They were doing final testing on an exhibit called Robot Swarm, opening Dec. 14 and featuring dozens of glowing, motorized, interactive robots that resemble horseshoe crabs.
The museum says it is the nation’s most technologically ambitious robotics exhibit. But the assembled experts, standing in stocking feet, were as excited as a gaggle of 6-year-olds.
Sealed under an 11-by-12-foot glass floor, the small, colored robots swarm, skitter and react to whoever is standing on top of the glass. It is a strangely exhilarating sensation to be shoeless and have creatures — albeit human-made, computer-controlled creatures — react to your every step.
“It’s cool, right?” asked a creator of the exhibit, Glen Whitney, who is also a co-founder of the museum. “It’s a feeling of power.”
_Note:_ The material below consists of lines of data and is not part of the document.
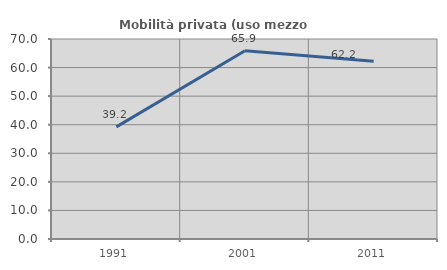
| Category | Mobilità privata (uso mezzo privato) |
|---|---|
| 1991.0 | 39.231 |
| 2001.0 | 65.882 |
| 2011.0 | 62.222 |
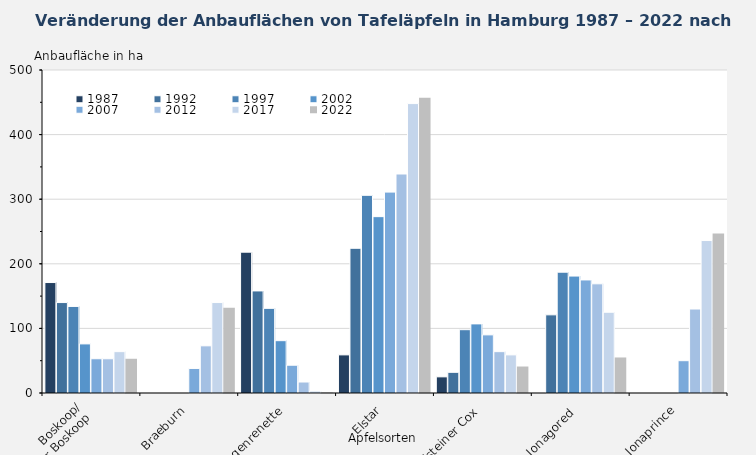
| Category | 1987 | 1992 | 1997 | 2002 | 2007 | 2012 | 2017 | 2022 |
|---|---|---|---|---|---|---|---|---|
| Boskoop/
Roter Boskoop | 171 | 140 | 134 | 76 | 53 | 53 | 64 | 53 |
| Braeburn | 0 | 0 | 0 | 0 | 38 | 73 | 140 | 132 |
| Cox Orangenrenette | 218 | 158 | 131 | 81 | 43 | 17 | 3 | 1 |
| Elstar | 59 | 224 | 306 | 273 | 311 | 339 | 448 | 457 |
| Holsteiner Cox | 25 | 32 | 98 | 107 | 90 | 64 | 59 | 41 |
| Jonagored  | 0 | 121 | 187 | 181 | 175 | 169 | 125 | 55 |
| Jonaprince | 0 | 0 | 0 | 0 | 50 | 130 | 236 | 247 |
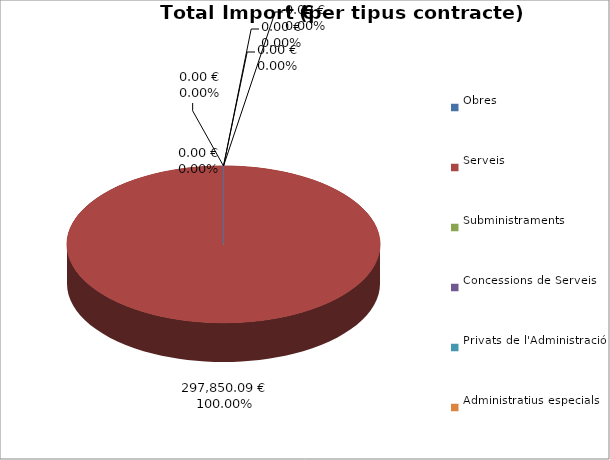
| Category | Total preu
(amb IVA) |
|---|---|
| Obres | 0 |
| Serveis | 297850.09 |
| Subministraments | 0 |
| Concessions de Serveis | 0 |
| Privats de l'Administració | 0 |
| Administratius especials | 0 |
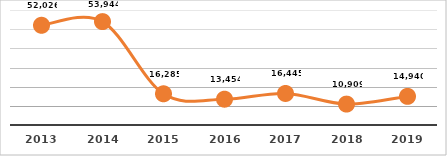
| Category | PERSONAS CAPACITADAS |
|---|---|
| 2013.0 | 52026 |
| 2014.0 | 53944 |
| 2015.0 | 16285 |
| 2016.0 | 13454 |
| 2017.0 | 16445 |
| 2018.0 | 10909 |
| 2019.0 | 14940 |
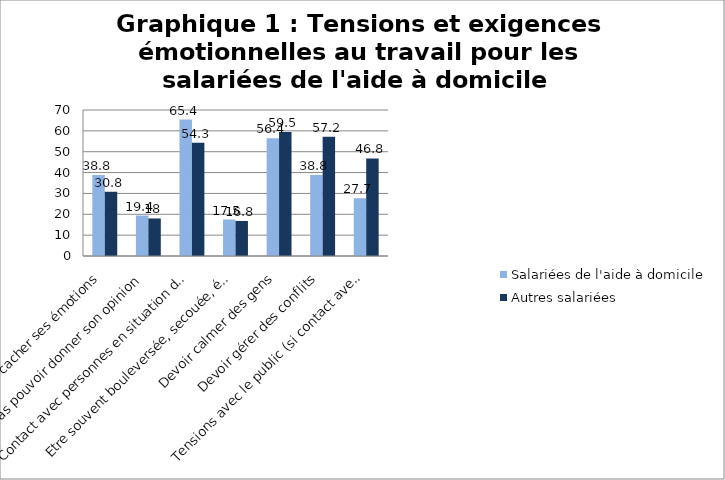
| Category | Salariées de l'aide à domicile | Autres salariées |
|---|---|---|
| Devoir cacher ses émotions | 38.8 | 30.8 |
| Ne pas pouvoir donner son opinion | 19.4 | 18 |
| Contact avec personnes en situation de détresse | 65.4 | 54.3 |
| Etre souvent bouleversée, secouée, émue | 17.5 | 16.8 |
| Devoir calmer des gens | 56.4 | 59.5 |
| Devoir gérer des conflits | 38.8 | 57.2 |
| Tensions avec le public (si contact avec public) | 27.7 | 46.8 |
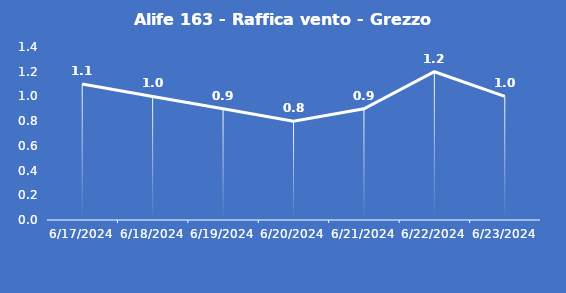
| Category | Alife 163 - Raffica vento - Grezzo (m/s) |
|---|---|
| 6/17/24 | 1.1 |
| 6/18/24 | 1 |
| 6/19/24 | 0.9 |
| 6/20/24 | 0.8 |
| 6/21/24 | 0.9 |
| 6/22/24 | 1.2 |
| 6/23/24 | 1 |
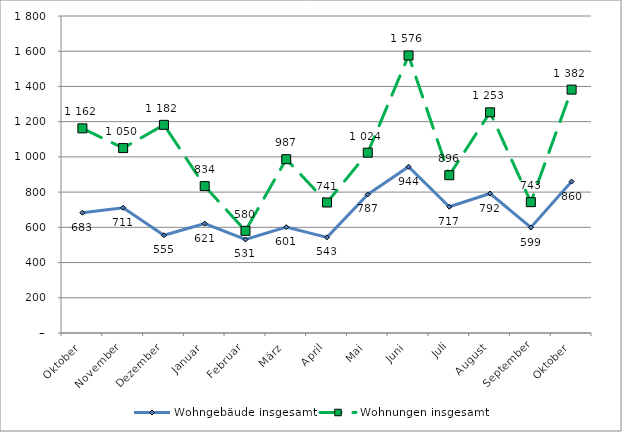
| Category | Wohngebäude insgesamt | Wohnungen insgesamt |
|---|---|---|
| Oktober | 683 | 1162 |
| November | 711 | 1050 |
| Dezember | 555 | 1182 |
| Januar | 621 | 834 |
| Februar | 531 | 580 |
| März | 601 | 987 |
| April | 543 | 741 |
| Mai | 787 | 1024 |
| Juni | 944 | 1576 |
| Juli | 717 | 896 |
| August | 792 | 1253 |
| September | 599 | 743 |
| Oktober | 860 | 1382 |

Four visitors at a time will don harnesses with a small “reflector pod” on the right shoulder. That sends a location signal to overhead cameras, which transmit the information to the robots — which, in turn, move in accord with a variety of programmed settings determined by visitors working a control panel.
Set the robots to “Run Away” mode, for example, and you can’t help feeling like Godzilla, stomping around the glass floor and scattering the frightened robots to the far corners of the grid. “Pursue” mode can be downright creepy, with the robots — like giant glowing cockroaches or trilobites — following you everywhere, trying to get as close to you as possible, surrounding you and then refusing to go away — until the algorithm is changed. In the more amusing “Spin” mode, the robots play a game of Simon Says, turning in whatever direction you turn, spinning when you spin.
In “Swarm” mode, the robots instead follow one another, like children chasing a soccer ball. In “Robophobia,” they try to get as far away from one another as they can, eventually settling on a static arrangement that maximizes the distance between each one; that usually results in a pattern, much like the particles in a crystal.
Beyond the fun factor, the robots demonstrate a hot topic of research these days: the mathematics of emergent behavior.
And in “On Your Marks,” they organize themselves by color, making their way around the play area like tiny bumper cars until they locate the others in their group and line up accordingly.
When the robots run low on power, they leave the play area and go to the nearby docking zone to recharge. They are immediately replaced by another robot, as if part of an artificially intelligent hockey team.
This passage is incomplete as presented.